Check Sandbox Status at Runtime

I’m using this code but it always returns false even when it’s Sandboxed. Any ideas?

[code]Public Function IsSandboxed() as Boolean
Declare Function SecCodeCopySelf Lib “Security” (flags as integer, byref proc as ptr) As Integer
Declare Function SecCodeCheckValidity Lib “Security” (code as ptr, flags as integer, requirement as ptr) As Integer
Declare Function SecRequirementCreateWithString Lib “Security” (text as cfstringref, flags as integer, byref requirement as ptr) As Integer

dim myProc as ptr
dim res As integer
dim req As ptr

res=SecCodeCopySelf(0,myProc) //get a code object for the current process
res=res+SecRequirementCreateWithString(“com.apple.security.app-sandbox”,0,req) //create a code requirement
res=res+SecCodeCheckValidity(myProc,0,req) //check the validity with a requirement

if res<>0 then Return false //error or failure… in either case, we failed!

Return True
End Function[/code]

  1. For each security function, you should check the return value, the way the code is set-up now, it could be failing in any one of those 3 functions and you current;y don’t know which.

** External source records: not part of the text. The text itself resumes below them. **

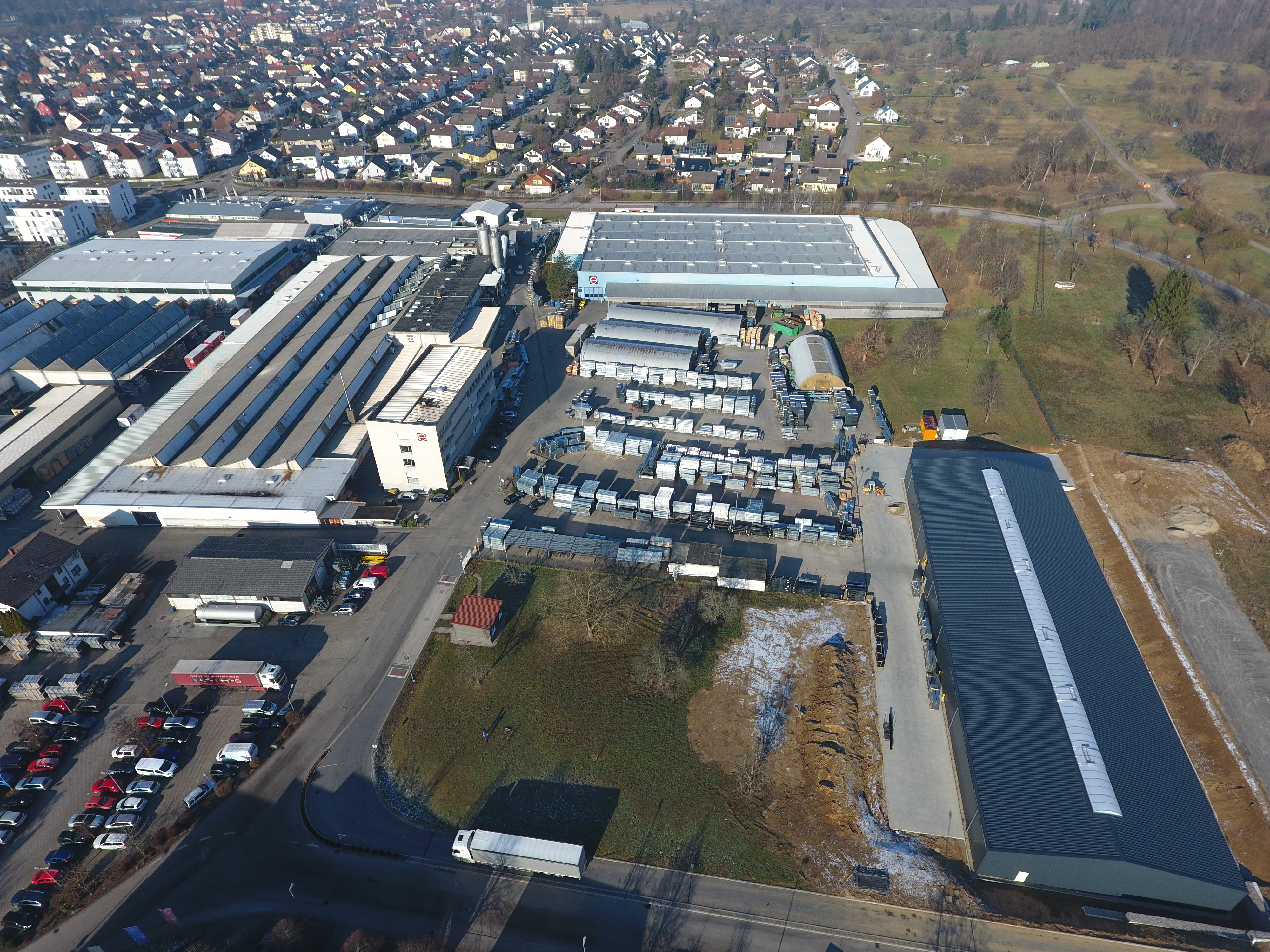 Firmengelände des Hauptsitzes der Protektorwerk Florenz Maisch Gmbh in Gaggenau. Dahinter zum angrenzenden Gaggenauer Stadtteil Bad Rotenfels zählende Wohngebiete.
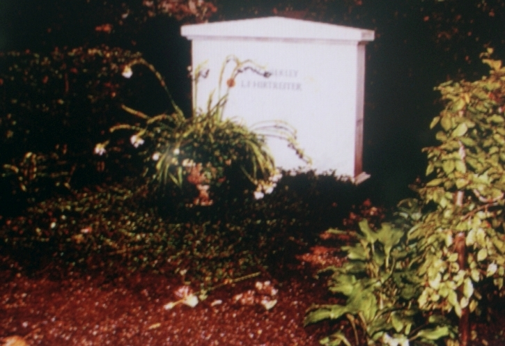 Ostfriedhof München-Rex Gildo
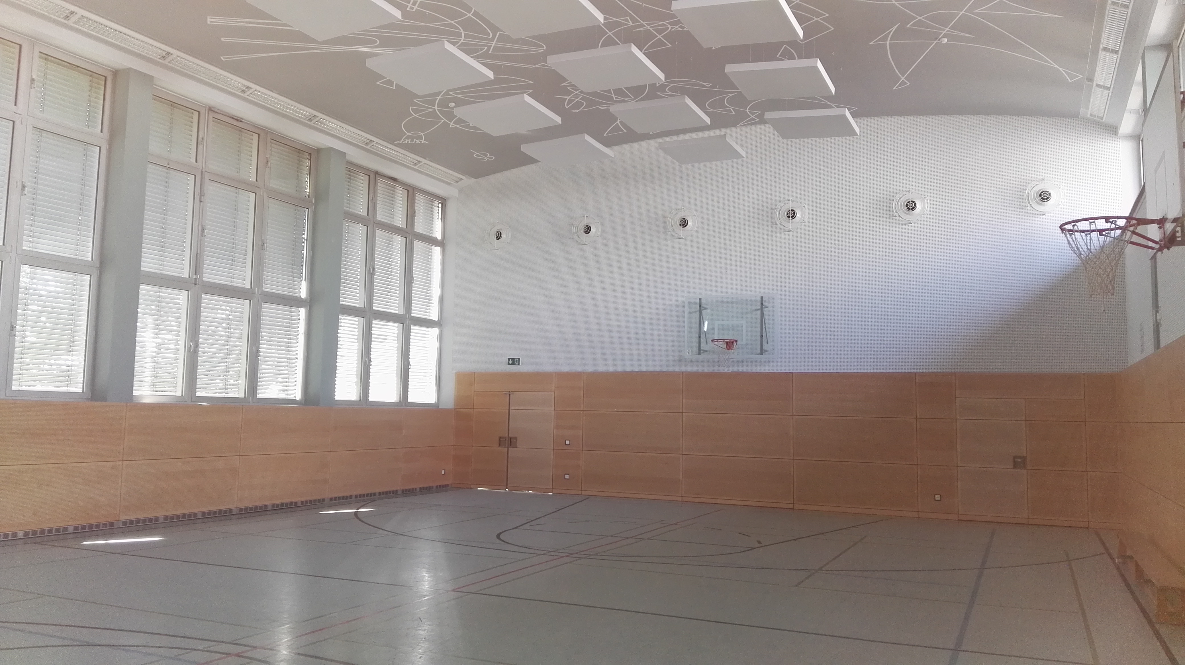 Kaufmännische Schule Tauberbischofsheim - Aula/Sporthalle
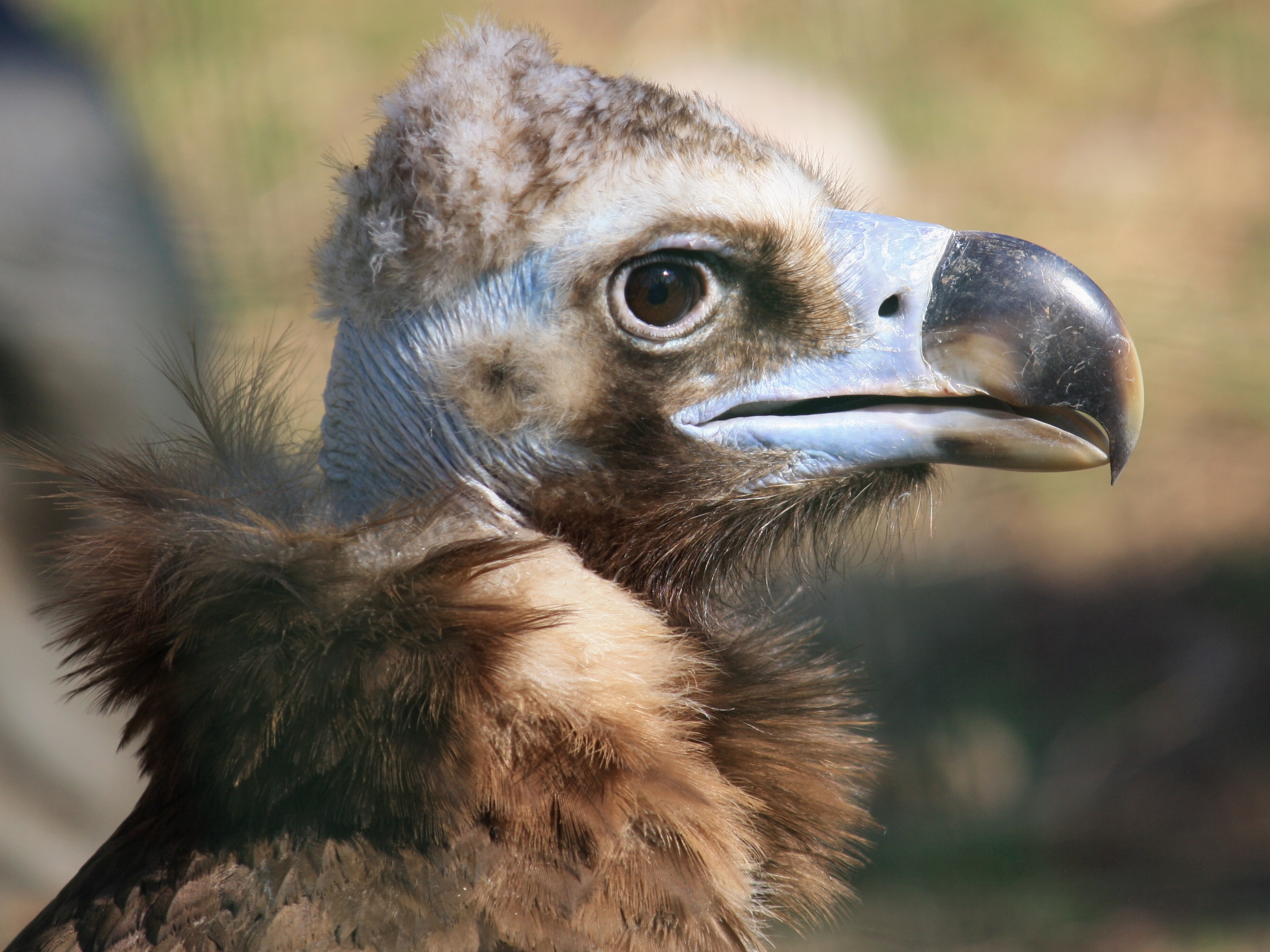 Sup hnědý v pražské Zoo

  2. The way how I do it; which may or may not be any more secure, but does appear to work; is to use

[code] declare function SecCodeCopySigningInformation lib SecurityFramework ( code as ptr, flags as Uint32, _
byref CFDicRef as ptr ) as Int32

if SecCodeCopySigningInformation( SecCodeObj, 2, rvalue ) <> 0 then return nil[/code]
Which returns a CFDictionary. I then grab the “entitlements-dict” value (if it exists) and from that dictionary I can verify if the Sandbox key is present in the “entitlements-dict”.